» **Problem**: Please output exactly the run of lines that starts at the line with "-3.961 | -4.806 |" and ends at the last line of the records below.

_ _ _ _

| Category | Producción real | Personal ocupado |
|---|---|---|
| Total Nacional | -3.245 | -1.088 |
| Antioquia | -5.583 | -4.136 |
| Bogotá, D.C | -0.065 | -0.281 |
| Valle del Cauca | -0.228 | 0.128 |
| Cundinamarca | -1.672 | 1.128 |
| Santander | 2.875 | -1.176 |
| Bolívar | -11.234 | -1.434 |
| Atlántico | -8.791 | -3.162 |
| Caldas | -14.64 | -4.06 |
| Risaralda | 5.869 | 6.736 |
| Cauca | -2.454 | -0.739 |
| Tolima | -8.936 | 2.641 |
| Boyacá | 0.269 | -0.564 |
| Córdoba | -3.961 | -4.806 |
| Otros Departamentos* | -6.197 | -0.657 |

_ _ _ _

» **Worked solution**:
| Córdoba | -3.961 | -4.806 |
| Otros Departamentos* | -6.197 | -0.657 |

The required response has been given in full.